_Work required_:
The answer is the full listing restated exactly, without any pictures.
==== Recorded information ====
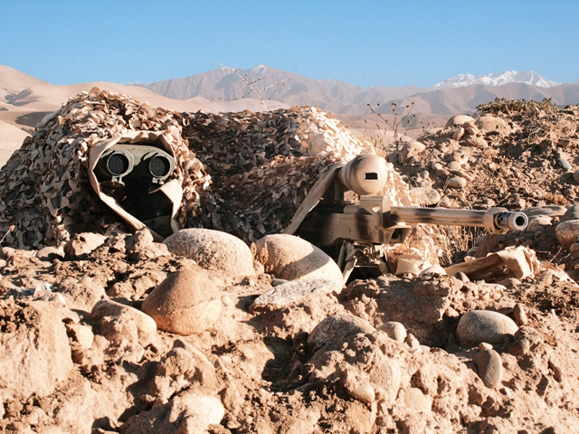 Scharfschützen agieren meist zu zweit
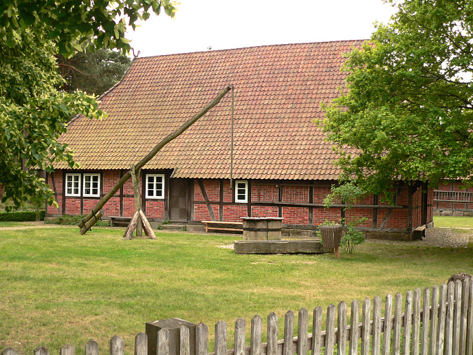 Museumshof Winsen Draw well at the Winsen Farm Museum, Lower Saxony, Germany.
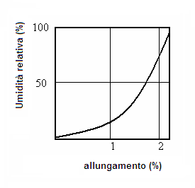 geändert
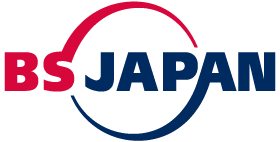 中文（台灣）: BS JAPAN 2011年版商標。
====
_Task output_:
 Scharfschützen agieren meist zu zweit
 Museumshof Winsen Draw well at the Winsen Farm Museum, Lower Saxony, Germany.
 geändert
 中文（台灣）: BS JAPAN 2011年版商標。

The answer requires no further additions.